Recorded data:

^^^^^^^^^^^^^^^^

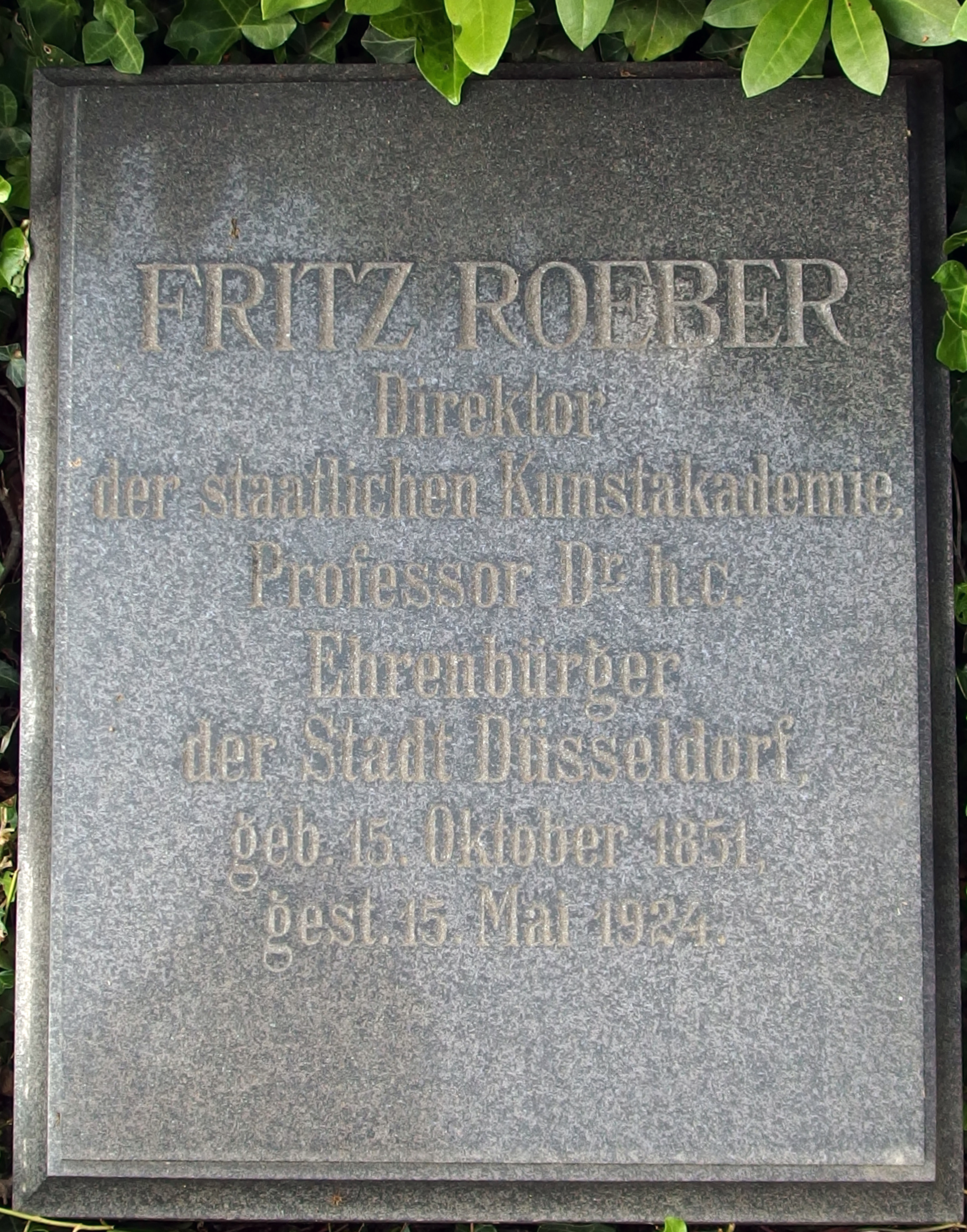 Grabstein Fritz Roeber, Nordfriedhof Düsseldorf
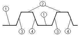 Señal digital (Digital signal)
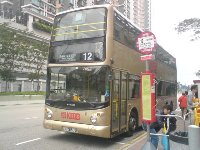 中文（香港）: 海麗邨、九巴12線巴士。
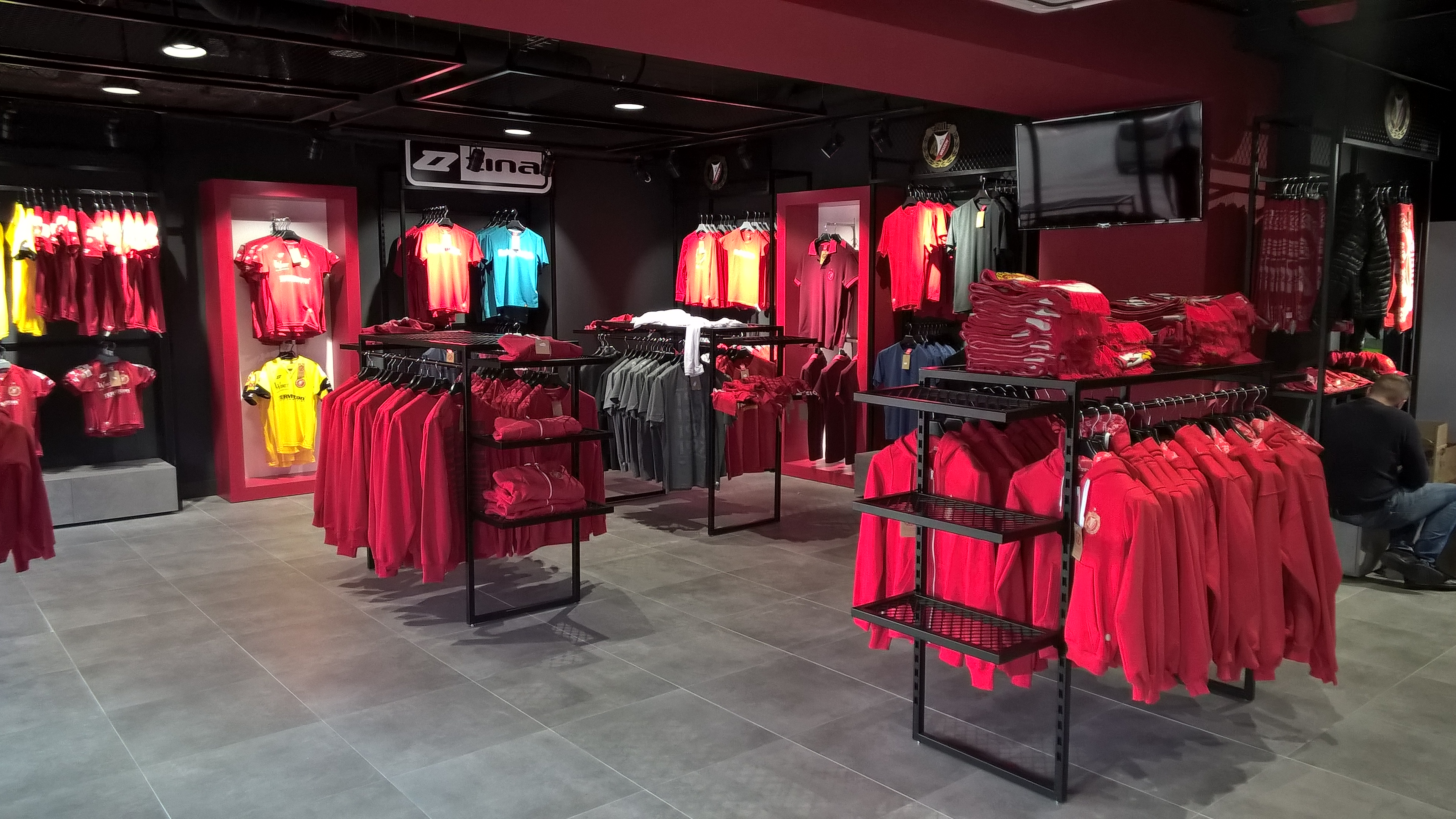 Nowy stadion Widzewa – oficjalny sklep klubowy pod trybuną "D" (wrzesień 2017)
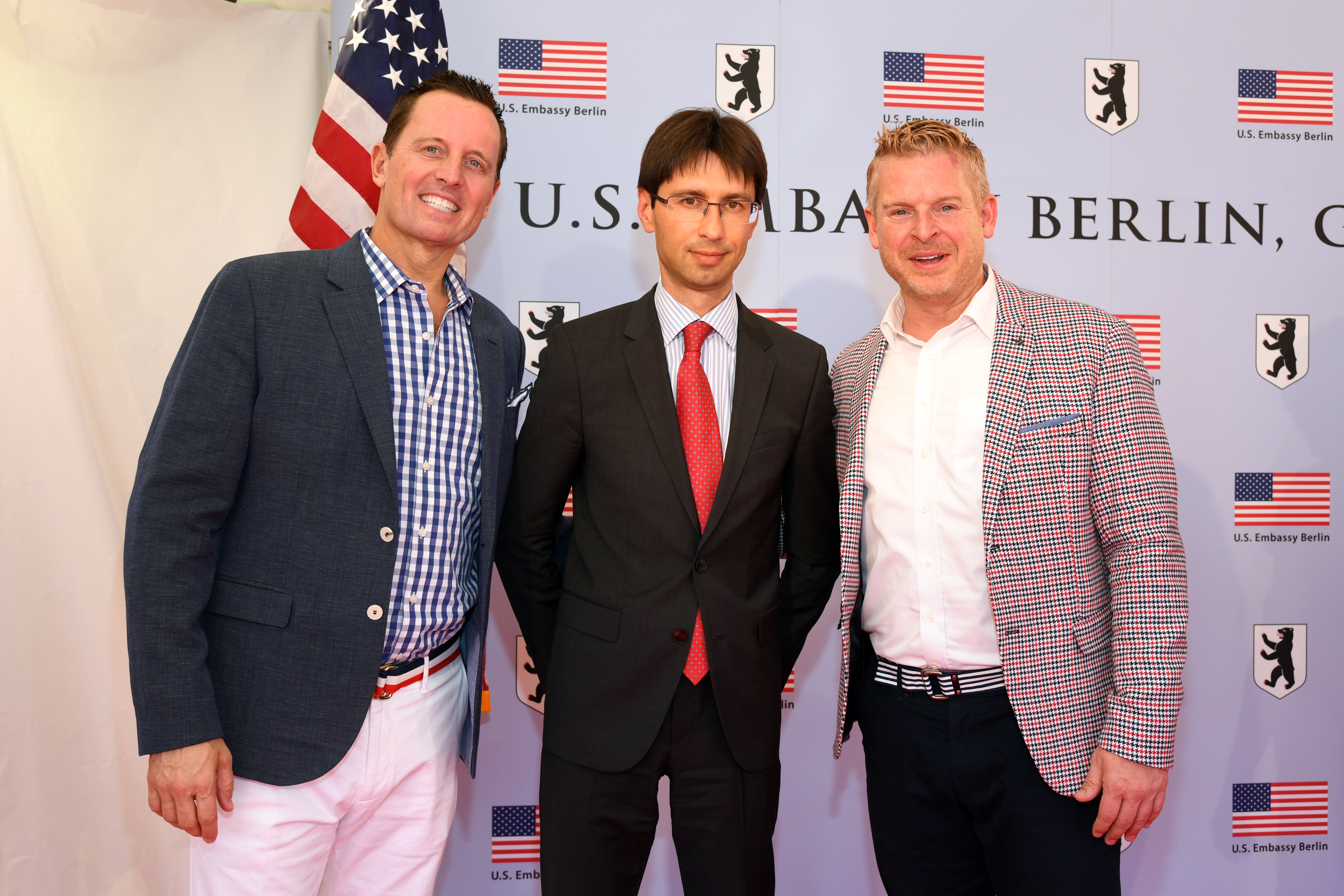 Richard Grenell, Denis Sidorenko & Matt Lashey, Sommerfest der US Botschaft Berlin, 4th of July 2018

^^^^^^^^^^^^^^^^

▶ _What to do_
What is needed is an exact copy of all the records, minus any pictures.

▶ _Solution below_
 Grabstein Fritz Roeber, Nordfriedhof Düsseldorf
 Señal digital (Digital signal)
 中文（香港）: 海麗邨、九巴12線巴士。
 Nowy stadion Widzewa – oficjalny sklep klubowy pod trybuną "D" (wrzesień 2017)
 Richard Grenell, Denis Sidorenko & Matt Lashey, Sommerfest der US Botschaft Berlin, 4th of July 2018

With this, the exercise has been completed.